Feds target former Bears QB McMahon

Jim McMahon, always known to keep his cool under pressure in the pocket, now faces a tough defensive line: the federal government.

The Super Bowl-winning Bears quarterback from 1982-1988 has been named in a lawsuit filed by the Federal Deposit Insurance Corp., according to the Chicago Sun-Times. The newspaper said that McMahon had been a board member for the Broadway Bank, which was closed by the FDIC in 2010.

The FDIC wants to recover $104 million in loans made by the bank before it was shut down, according to the newspaper. In addition to McMahon, six other former Broadway Bank board members and two former bank executives have been targeted.

He only voted to approve just one of the 17 bad loans — a two-year, interest-only $28 million loan for a condo project in Miami Beach. The FDIC said the bank lost $19.5 million on the loan, according to the Sun-Times.

The bank had been owned by the family of Alexi Giannoulias, the former Illinois state treasurer who made an unsuccessful run for President Barack Obama's old U.S. Senate seat two years ago.

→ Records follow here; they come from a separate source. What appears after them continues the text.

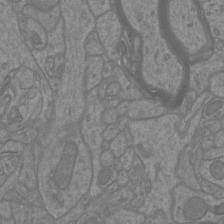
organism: Mouse
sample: Cortical neurons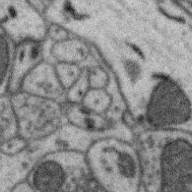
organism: Zebra finch
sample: Brain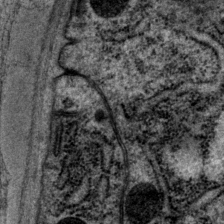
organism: P. pacificus
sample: Pharynx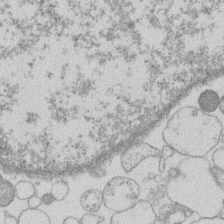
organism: Human
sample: Macrophage cells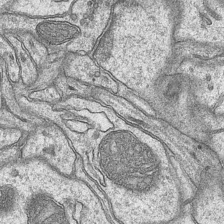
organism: Mouse
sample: CA1 Hippocampus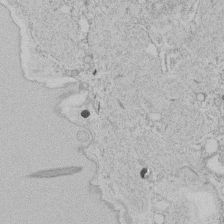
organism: Tetrahymena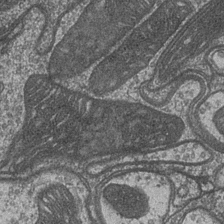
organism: Drosophila
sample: Optic medulla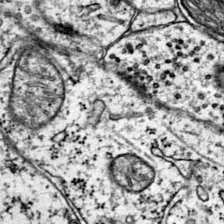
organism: Mouse
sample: Primary visual cortex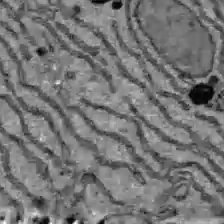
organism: C57BL Mouse
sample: Liver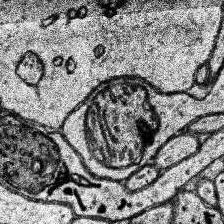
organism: Human
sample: Temporal Lobe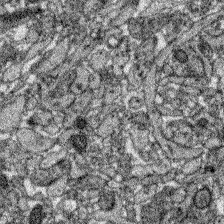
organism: Zebrafish
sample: Larval olfactory bulb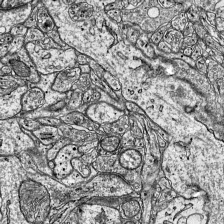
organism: Mouse
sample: Visual Cortex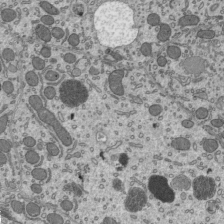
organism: Mouse
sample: Mouse epididymis efferent ductule cilia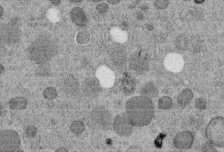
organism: C. elegans
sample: C. elegans embryo early stage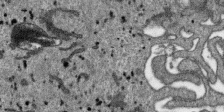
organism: Human
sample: Lung epithelial cells, uninfected (mock) control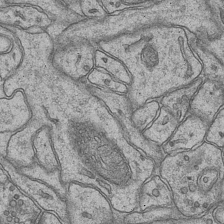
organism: Mouse
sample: CA1 Hippocampus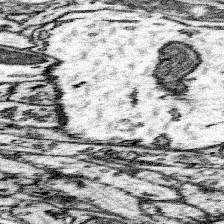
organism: Mouse
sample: Somatosensory cortex neuropil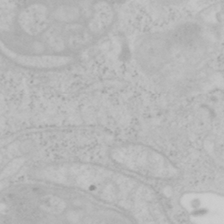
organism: Mouse
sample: OT-I killer T cells with ID8 ovarian cancer cells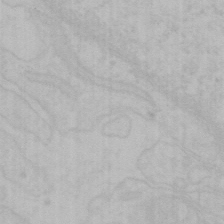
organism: Mouse
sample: Choroid plexus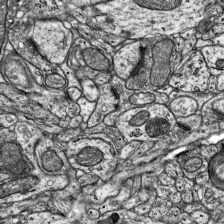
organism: Mouse
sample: Visual Cortex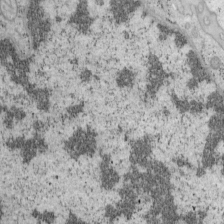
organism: Mouse
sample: OT-I killer T cells with ID8 ovarian cancer cells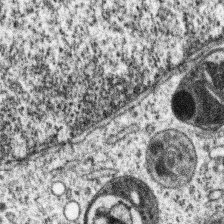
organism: Human
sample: HeLa cells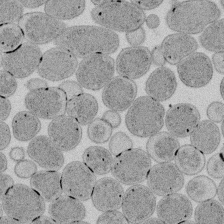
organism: E. coli
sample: Bacterial nucleoid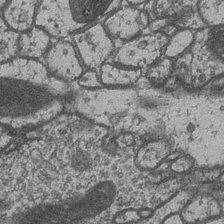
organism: Drosophila
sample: Optic medulla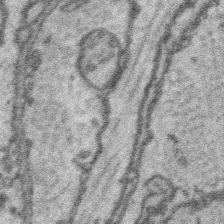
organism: Platynereis dumerilii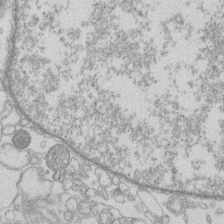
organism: Human
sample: Macrophage cells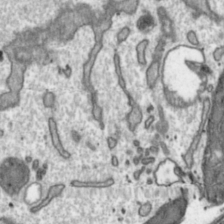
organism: Toxoplasma gondii
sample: Parasites in a vacuole inside a host cell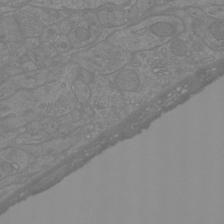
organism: Mouse
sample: Cortical neurons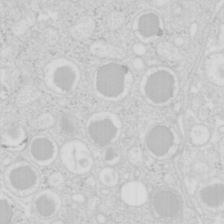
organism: Mouse
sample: Pancreas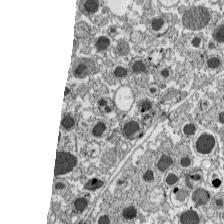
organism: C57BL Mouse
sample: Pancreatic islet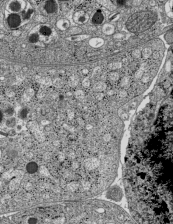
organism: C57BL Mouse
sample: Pancreatic islet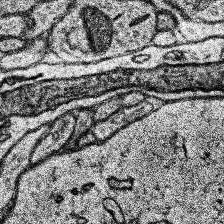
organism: Human
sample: Temporal Lobe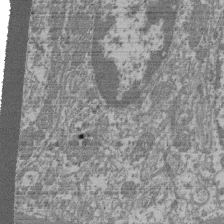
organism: Mouse
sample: Glomerulus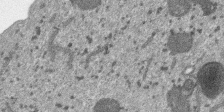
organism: Human
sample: Lung epithelial cells infected with SARS-CoV-2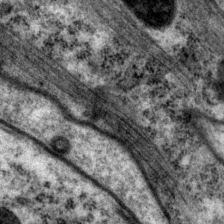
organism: P. pacificus
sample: Pharynx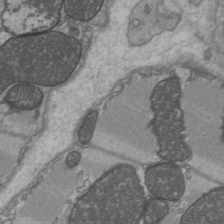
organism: C57BL Mouse
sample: Heart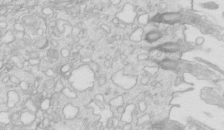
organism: Mouse
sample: Multiciliated cells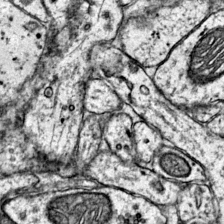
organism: Mouse
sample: Primary visual cortex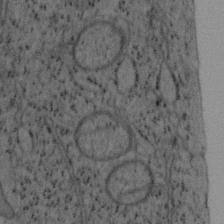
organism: Human
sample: HeLa cells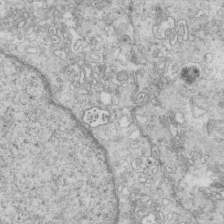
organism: Mouse
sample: Multiciliated cells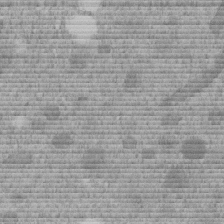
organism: C. elegans
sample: C. elegans embryo early stage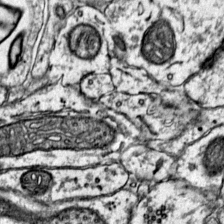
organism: Mouse
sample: Primary visual cortex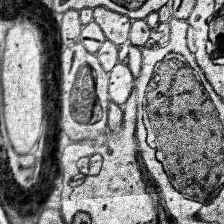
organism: Human
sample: Temporal Lobe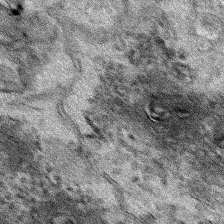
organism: Human
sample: Mitochondria in HCT116 cells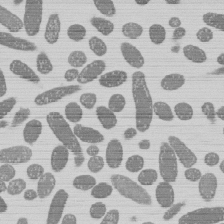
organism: E. coli
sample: Bacterial nucleoid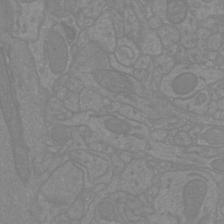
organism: Mouse
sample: Cortical neurons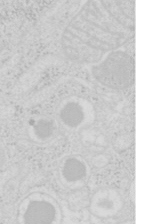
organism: Mouse
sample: Pancreas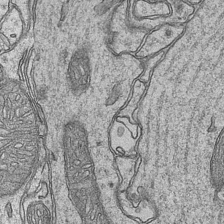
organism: Mouse
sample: CA1 Hippocampus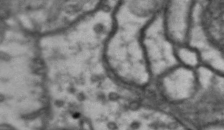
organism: Drosophila
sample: Brain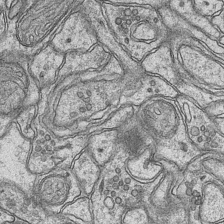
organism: Mouse
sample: CA1 Hippocampus

The lawsuit, which was filed last month, identified the former QB as "James McMahon," but the Sun-Times was able to confirm it was indeed the former Bear. The Sun-Times notes that McMahon joined the bank's board in 2003, the same year closed his Arena restaurant and handed over the keys to Broadway Bank.

McMahon was not a diligent board member, according to the Sun-Times report. He "repeatedly missed critical board meetings," the federal agency's lawsuit says. The report criticizes the entire bank as "grossly inattentive to the affairs of the bank — deferring excessively to the whims of the Giannoulias family."

McMahon said in a statement to the Sun-Times that the FDIC's claims are without merit and he expects to be vindicated.

"I am proud to have served as an outside, independent director for a brief part of the bank's history," he wrote, according to the Sun-Times.